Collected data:
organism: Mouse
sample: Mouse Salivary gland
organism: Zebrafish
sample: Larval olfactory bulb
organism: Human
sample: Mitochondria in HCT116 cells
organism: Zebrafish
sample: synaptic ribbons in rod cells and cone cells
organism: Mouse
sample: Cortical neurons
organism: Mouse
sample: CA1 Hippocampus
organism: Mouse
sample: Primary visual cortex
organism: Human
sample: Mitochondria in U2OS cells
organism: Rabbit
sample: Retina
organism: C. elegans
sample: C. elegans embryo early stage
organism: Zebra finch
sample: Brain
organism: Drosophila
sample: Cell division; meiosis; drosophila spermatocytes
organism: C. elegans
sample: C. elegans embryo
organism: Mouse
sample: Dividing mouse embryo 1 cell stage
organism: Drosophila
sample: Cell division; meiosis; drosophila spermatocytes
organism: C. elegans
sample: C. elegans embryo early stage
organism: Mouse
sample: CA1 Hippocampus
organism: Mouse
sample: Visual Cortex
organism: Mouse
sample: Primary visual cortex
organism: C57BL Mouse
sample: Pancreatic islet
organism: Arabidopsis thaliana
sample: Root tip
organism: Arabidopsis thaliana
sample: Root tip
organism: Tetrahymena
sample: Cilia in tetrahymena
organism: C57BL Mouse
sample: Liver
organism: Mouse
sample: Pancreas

---

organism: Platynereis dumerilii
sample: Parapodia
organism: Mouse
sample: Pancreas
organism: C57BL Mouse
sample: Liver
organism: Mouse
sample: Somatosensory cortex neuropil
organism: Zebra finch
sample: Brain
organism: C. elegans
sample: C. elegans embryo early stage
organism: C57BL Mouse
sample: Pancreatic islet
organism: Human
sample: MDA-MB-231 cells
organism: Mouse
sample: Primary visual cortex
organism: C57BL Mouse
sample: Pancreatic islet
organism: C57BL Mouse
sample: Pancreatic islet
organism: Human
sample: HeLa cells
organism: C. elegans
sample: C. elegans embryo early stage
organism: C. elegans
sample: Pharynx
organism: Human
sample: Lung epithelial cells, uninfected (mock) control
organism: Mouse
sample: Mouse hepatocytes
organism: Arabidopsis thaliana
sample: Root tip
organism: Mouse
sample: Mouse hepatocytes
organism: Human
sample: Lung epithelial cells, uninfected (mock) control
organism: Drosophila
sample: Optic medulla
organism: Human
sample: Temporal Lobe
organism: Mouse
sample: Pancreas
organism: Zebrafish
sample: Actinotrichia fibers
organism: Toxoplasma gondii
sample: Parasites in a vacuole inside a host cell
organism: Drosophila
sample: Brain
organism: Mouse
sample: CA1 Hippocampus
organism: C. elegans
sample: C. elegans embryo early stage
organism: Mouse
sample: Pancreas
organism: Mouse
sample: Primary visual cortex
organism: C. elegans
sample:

▸ **Prompt**:
Start with the line above that contains "organism: Rabbit" and end with the line that contains "organism: Tetrahymena". Write out those lines exactly, and only those.

▸ **Solution to the exercise**:
organism: Rabbit
sample: Retina
organism: C. elegans
sample: C. elegans embryo early stage
organism: Zebra finch
sample: Brain
organism: Drosophila
sample: Cell division; meiosis; drosophila spermatocytes
organism: C. elegans
sample: C. elegans embryo
organism: Mouse
sample: Dividing mouse embryo 1 cell stage
organism: Drosophila
sample: Cell division; meiosis; drosophila spermatocytes
organism: C. elegans
sample: C. elegans embryo early stage
organism: Mouse
sample: CA1 Hippocampus
organism: Mouse
sample: Visual Cortex
organism: Mouse
sample: Primary visual cortex
organism: C57BL Mouse
sample: Pancreatic islet
organism: Arabidopsis thaliana
sample: Root tip
organism: Arabidopsis thaliana
sample: Root tip
organism: Tetrahymena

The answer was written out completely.